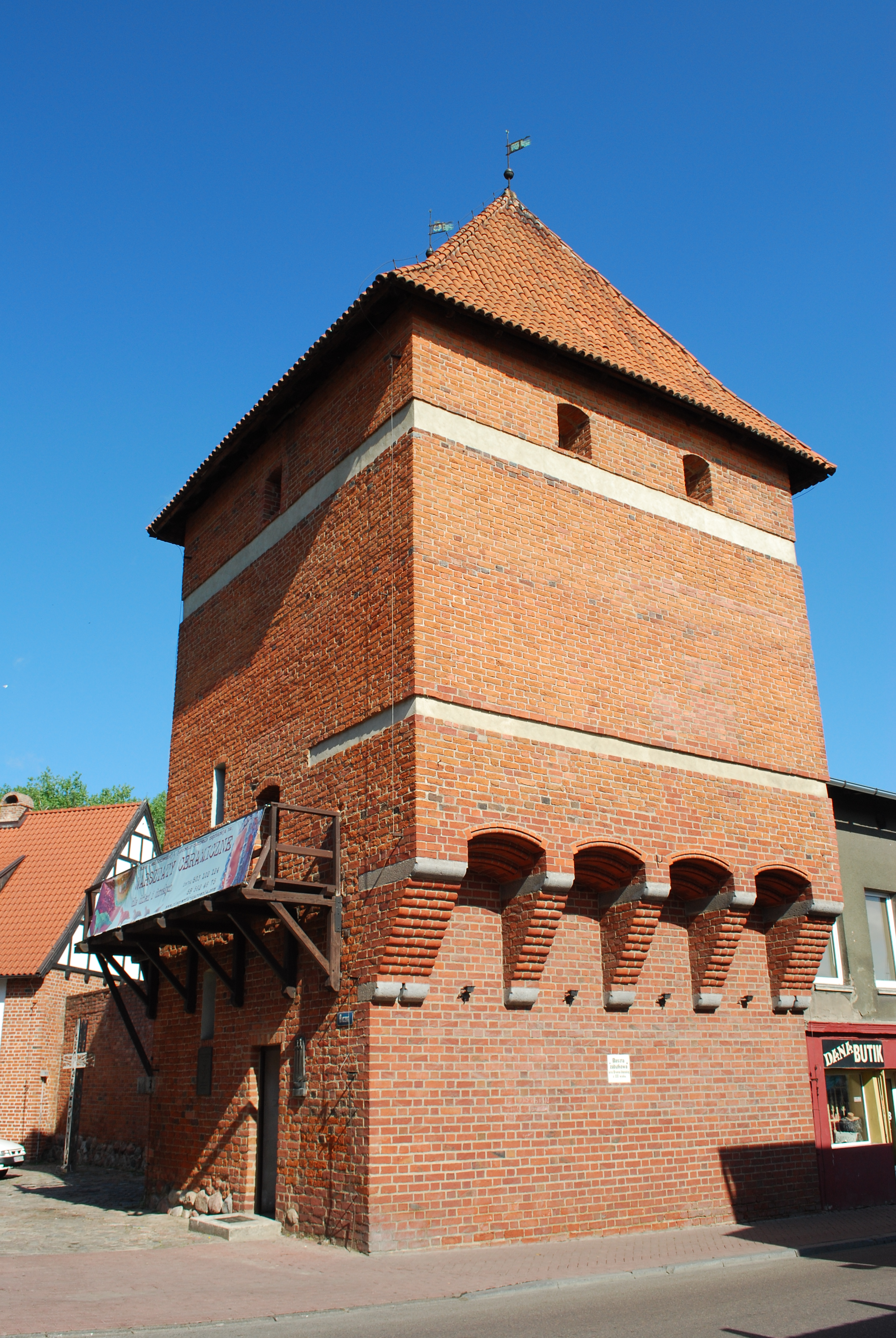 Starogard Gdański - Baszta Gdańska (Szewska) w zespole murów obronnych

========================

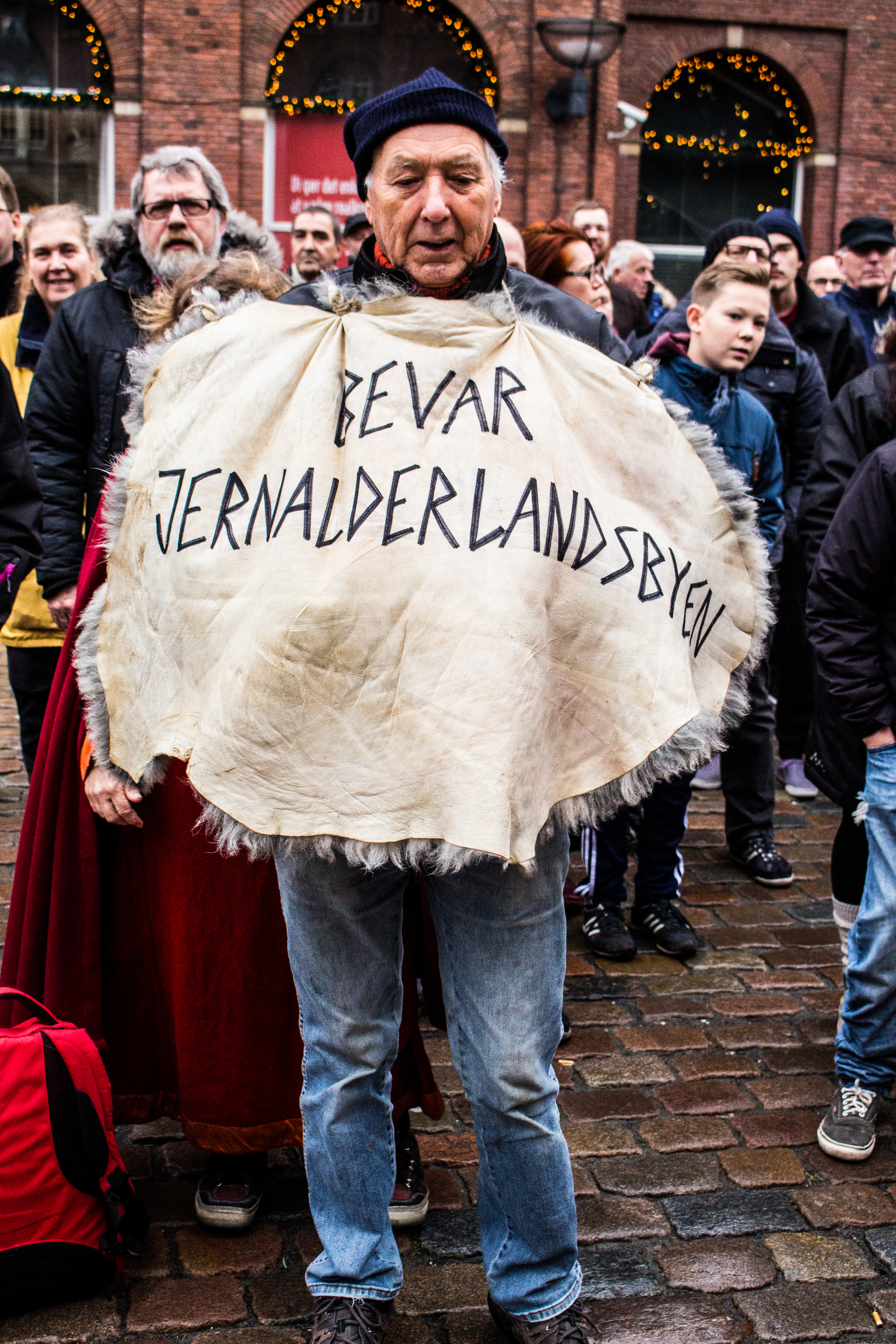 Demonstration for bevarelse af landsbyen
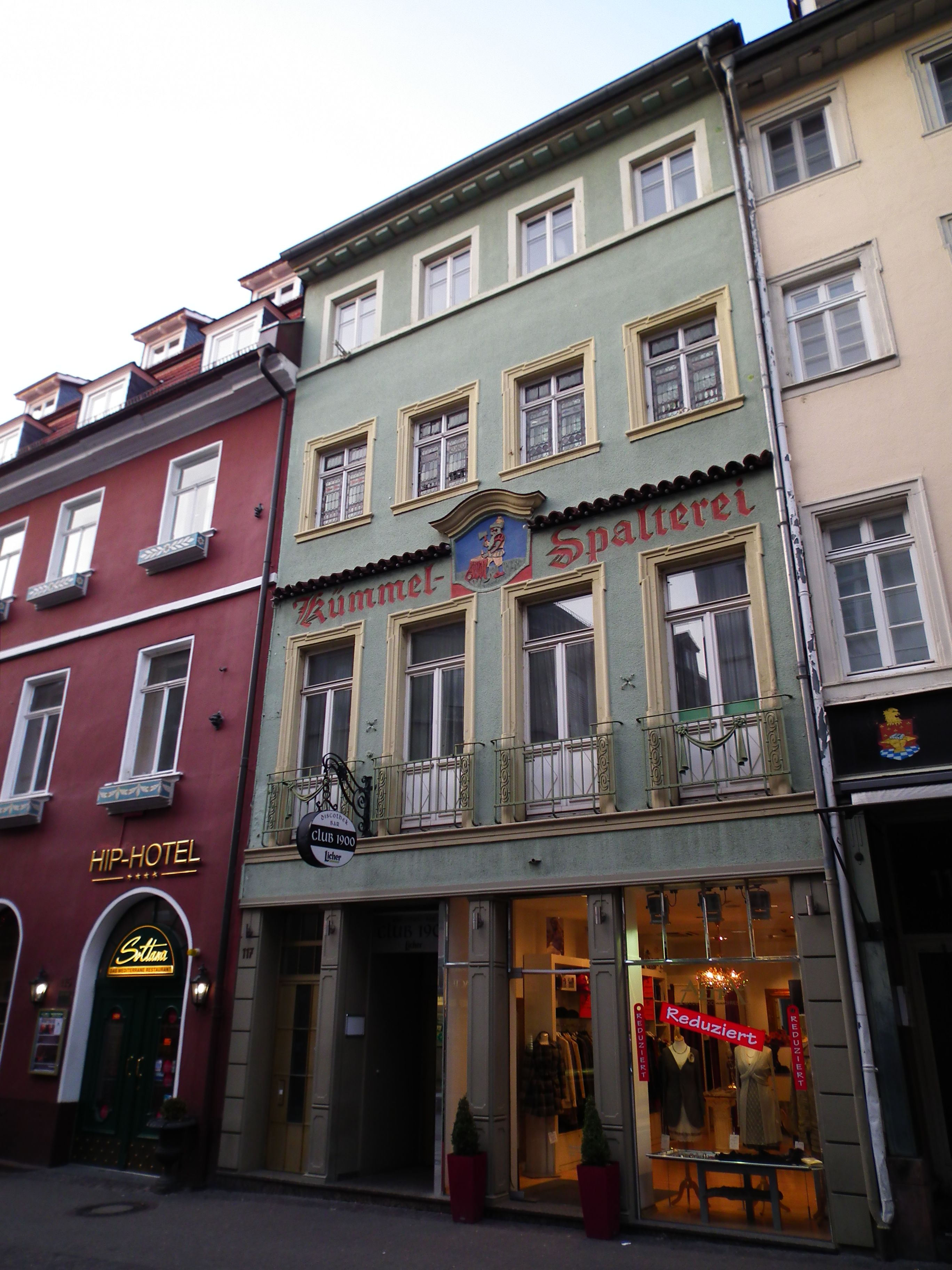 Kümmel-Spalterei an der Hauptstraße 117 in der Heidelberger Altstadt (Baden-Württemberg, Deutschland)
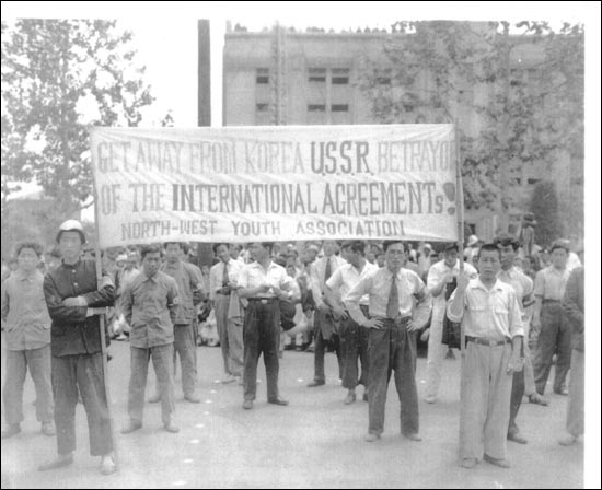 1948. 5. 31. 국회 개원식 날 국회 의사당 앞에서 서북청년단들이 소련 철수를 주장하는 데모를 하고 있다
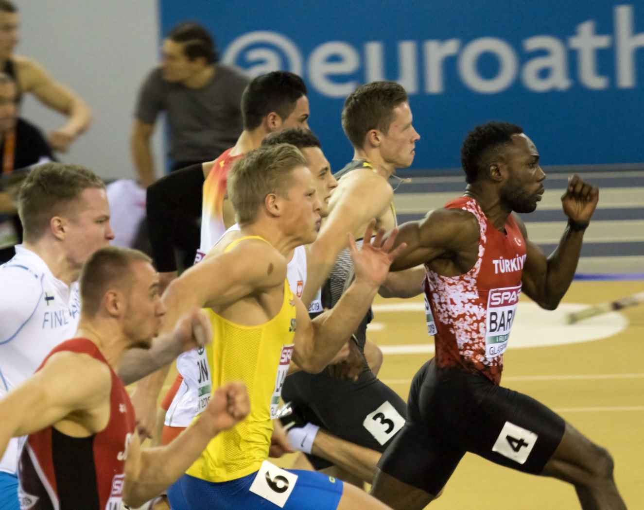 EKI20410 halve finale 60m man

========================

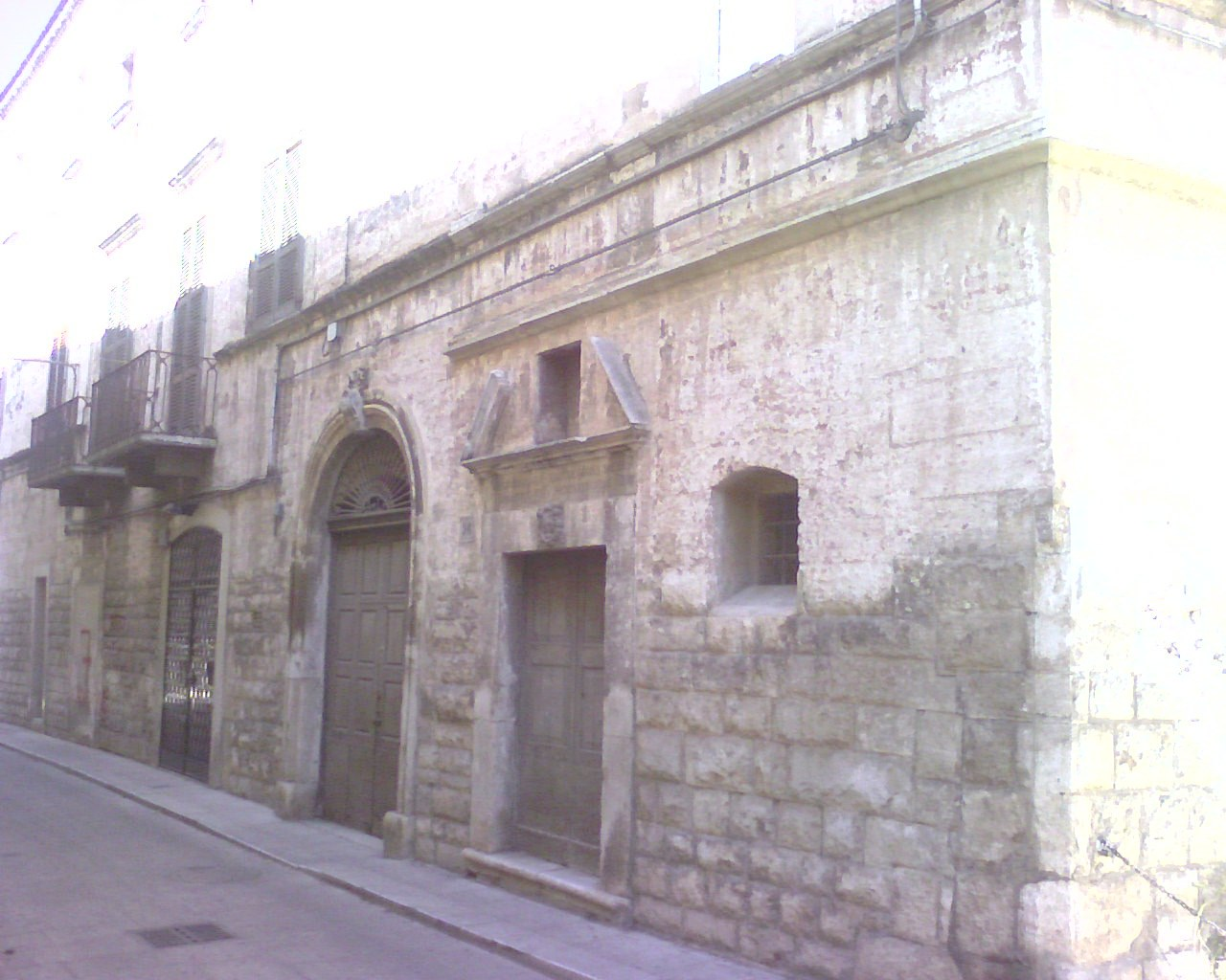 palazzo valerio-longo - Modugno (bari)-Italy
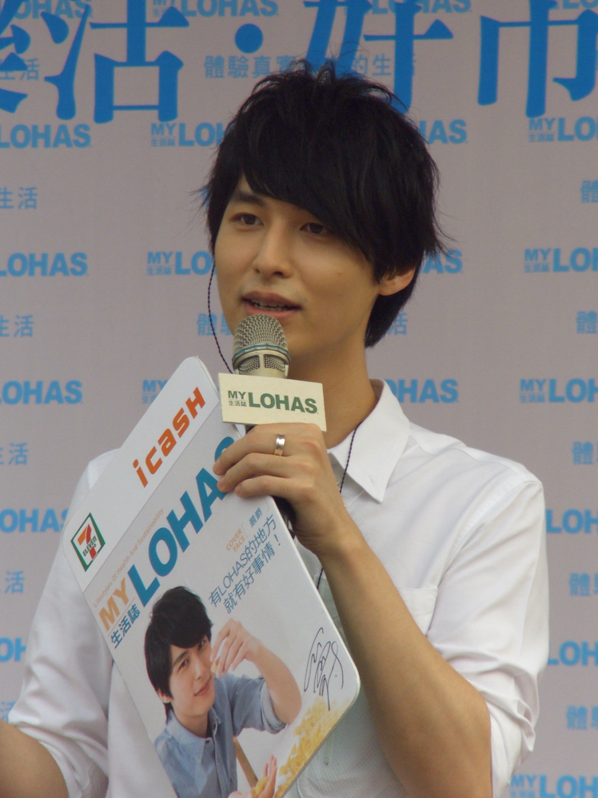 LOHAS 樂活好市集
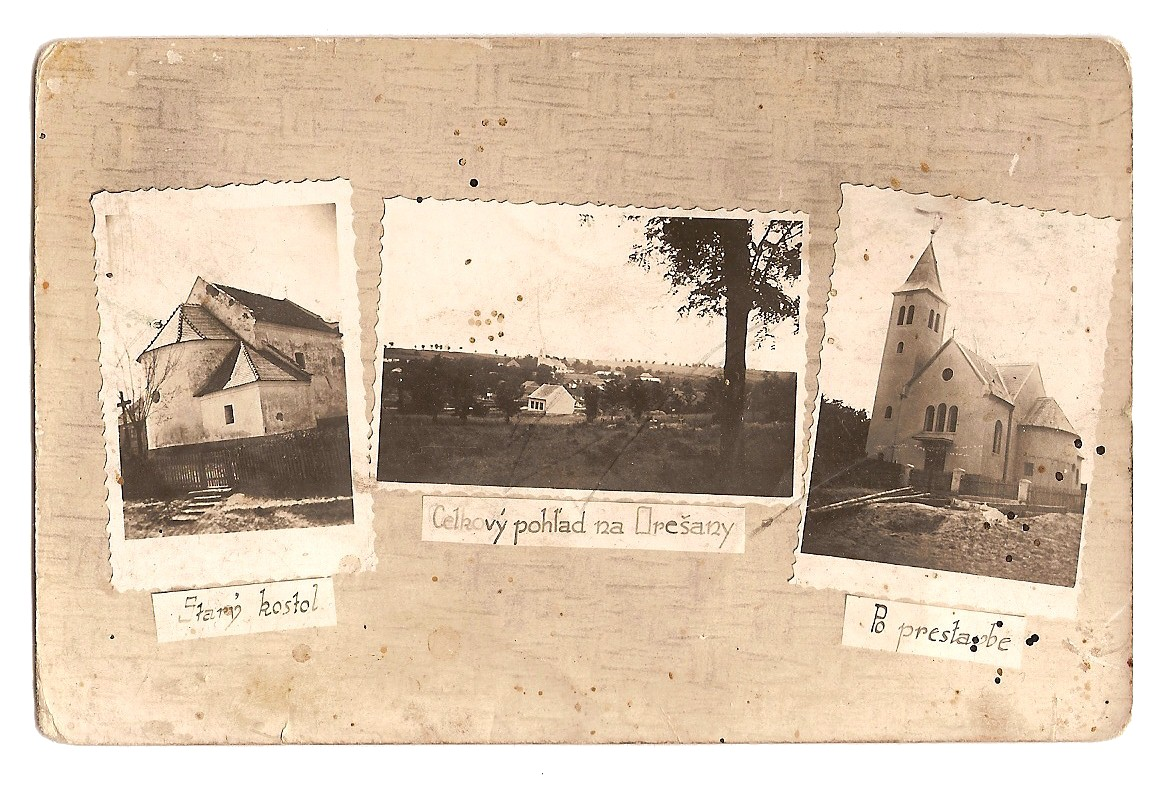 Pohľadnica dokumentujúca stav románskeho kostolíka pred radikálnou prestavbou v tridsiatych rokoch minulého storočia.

========================

Exercise description | Everything above from the line containing "Demonstration for bevarelse af landsbyen" down to the line containing "EKI20410 halve finale 60m man" is to be duplicated exactly, both lines included, and the pictures are to be omitted.

Answer to this exercise |
 Demonstration for bevarelse af landsbyen
 Kümmel-Spalterei an der Hauptstraße 117 in der Heidelberger Altstadt (Baden-Württemberg, Deutschland)
 1948. 5. 31. 국회 개원식 날 국회 의사당 앞에서 서북청년단들이 소련 철수를 주장하는 데모를 하고 있다
 EKI20410 halve finale 60m man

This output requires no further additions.